Sculpture is not an undertaking for those seeking instant gratification. Freeing an image from the surrounding stone takes time and patience. Lots of time and patience, and the techniques for doing so have not changed all that much for thousands of years. Just like the long-forgotten sculptors of Mesopotamia, the masters of the human form from the Greek Hellenistic period, and Michelangelo, Julian Isaacson uses mallets, chisels, and rasps to create his masterpieces. Interestingly, he says that wood, in some ways, is the more challenging medium. Different woods respond to the sculptor's chisel in different ways. A sculptor must modify his techniques to accommodate the specific characteristics of the wood beneath his hand. Many different woods are represented in the relief sculptures on the walls of his gallery.

But Mr. Isaacson really loves to work with marble, which is part of the reason that he came back to Vermont. He and his lovely wife, Lee Ann, lived on the 'Left Coast' for many years, both in California and in the Pacific Northwest. Eventually, he decided that, instead of bringing the mountain to Julian one or two rocks at a time, it made more sense to bring Julian to the mountains from whence came the source of his livelihood. A friend told him of the late Bill Gilderdale's old gun shop on Route 100 in Stockbridge, a deal was struck, and Julian set up shop.

Isaacson has a particular affinity for bas-relief sculpture, and many of his panels tell a story, or at least suggest that there is a story behind the image. He is also a proponent of what he terms "functional art." The counter in his gallery consists of three marble panels, the longest of which is a little over five feet long, by two feet in height. The triptych depicts an Indian running through the woods among deer. The top is a single polished slab of the aforementioned Rochester Verde Antique marble, and the entire assembly is supported by a custom-made steel frame that allows the piece to be disassembled, should Lee Ann wish to rearrange the furniture. The thing must weigh a ton, literally, so it'll probably stay right where it is for the foreseeable future.
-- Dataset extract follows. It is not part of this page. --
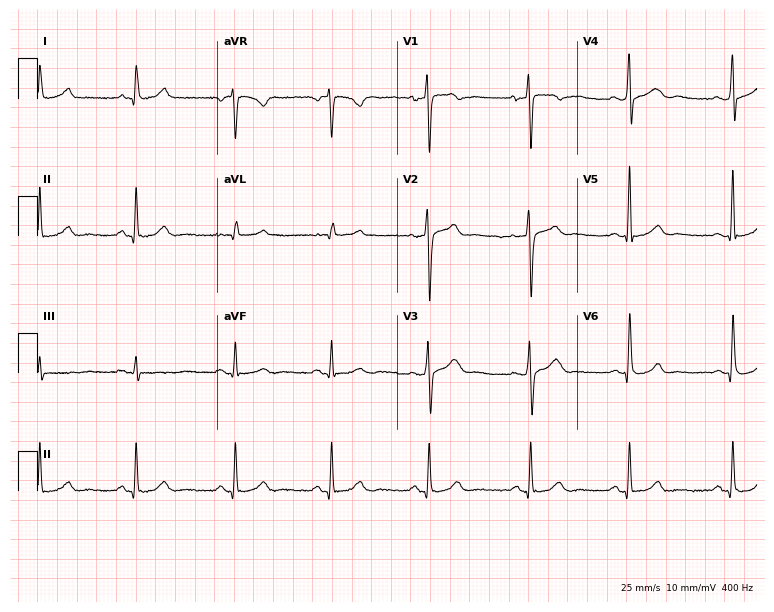
ECG — a 36-year-old male patient. Labelled as a normal ECG.

Julian Isaacson is dedicated to making his art accessible to all. If potential customers have desires that exceed the limits of their pocketbooks, he will work with them to find a balance agreeable to all. He also installed a window in the gallery through which patrons can see his workspace. Children who visit are fascinated by the fact that hammering on a rock can produce a work of art.

Look, Mom! An eagle!
The clay tiles that Isaacson casts from molds of his stone carvings are another way to make his art more available and affordable. These tiles are also another form of functional art, as evidenced by the elegant fireplace surround displayed behind his magnificent counter.

The uninitiated may wonder, where does one begin when sculpting an image? Surprisingly, it doesn't necessarily begin with a block of marble, though a piece of marble may sometimes scream, "Carve me into a poodle!" More frequently, though, that first spark of inspiration begins its evolution as a sketch, which is refined to make the most of the particular stone from which it will eventually emerge.
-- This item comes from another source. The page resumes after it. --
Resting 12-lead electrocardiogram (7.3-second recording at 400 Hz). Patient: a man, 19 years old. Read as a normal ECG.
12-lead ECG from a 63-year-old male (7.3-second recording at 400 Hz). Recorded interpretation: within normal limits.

Once the basic outline of the subject is transferred to the stone, the sculptor will begin by removing, or "pitching," unwanted areas, or, anything that is not poodle, with a pitching tool, which is a heavy chisel that can have a pointed or a broad, blunt end, depending on how much material is to be removed with any given blow of the mallet.

Once the general shape of the subject has been roughed out, smaller chisels are used to refine the details. These may be toothed, or claw, chisels with multiple cutting edges. As details are formed, rasps and rifflers further refine subtle shapes like the folds of fabric, or curls in the locks of hair.

Finally, the piece is finished by polishing. Progressively finer abrasives, starting with a coarse sandpaper, and ending with an extra fine emery cloth, will give the sculpture a beautiful sheen that brings out the color of the marble, and reveals subtle patterns in the grain. Often, both rough and smooth surfaces are combined to convey the sense of the varying textures of a single subject. Now that's one fine lookin' poodle!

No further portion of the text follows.